As a final remark, to be fair, we must say that, for some of the competitors, the authors also provide some criterion to identify the “best” number of clusters [this is done, for instance, by Ailem et al. (2016)]. However, the related methods always involve the repeated execution of the original algorithm, which can be unfeasible on very high-dimensional data, especially if the number of input parameters is also high.

7 Conclusion

We have introduced a prototype-based co-clustering approach optimizing a simplified version of the Goodman–Kruskal’s \(\tau \) association measure, an objective function that is minimally affected by the choice of the number of clusters, a typical input parameter of any (co-)clustering algorithm.
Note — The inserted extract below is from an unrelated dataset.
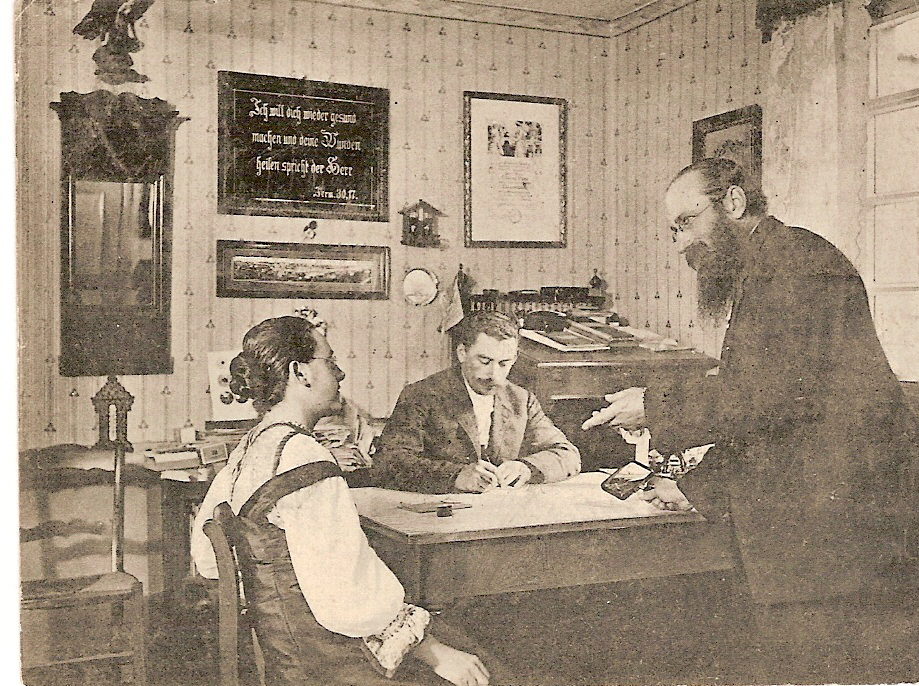 Der Moerser Lehmpastor Emanuel Felke in seinem Arbeitszimmer (stehend). Postkarte Verlag von Otmar Lade (existiert nicht mehr), Repelen 1908 gescant von Lutz Hartmann, 21.5.2006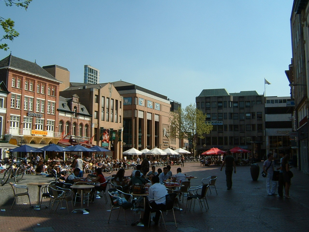 Eigen foto

Differently from the previous attempts of using this measure to perform parameterless co-clustering on matrices and tensors, our algorithm is much faster, while at least preserving, if not improving, the quality of the extracted clusters. When compared to state-of-the-art co-clustering algorithms that require the number of clusters as input parameter, our algorithm also shows its effectiveness and feasibility. On tensor data, it is even faster than any other competitor considered in this study.
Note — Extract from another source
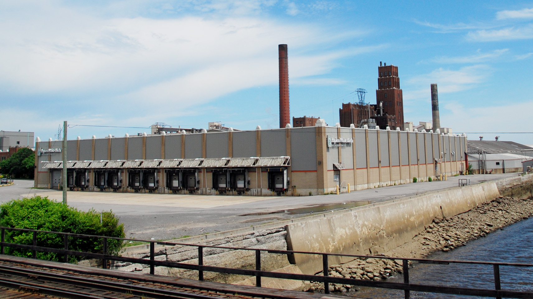 L'usine de Papiers White Birch dans le quartier Limoilou de Québec pendant sa fermeture temporaire en 2012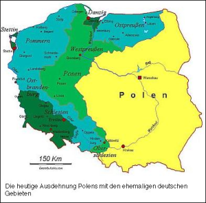 deutschreich in polen

A limitation of our approach (as well as of all other algorithms optimizing the same family of objective functions) is that it is not well suited for dense numeric matrices (e.g., gene expression data), because, in this case, the association captured by the \(\tau \) measure could be meaningless. As future work, we will investigate ways to exploit the good properties of the new version of \(\tau \) in such more challenging contexts. Furthermore, we will investigate more in detail the suspected intrinsic ability of identifying outliers in data, which could make the overall approach even more robust.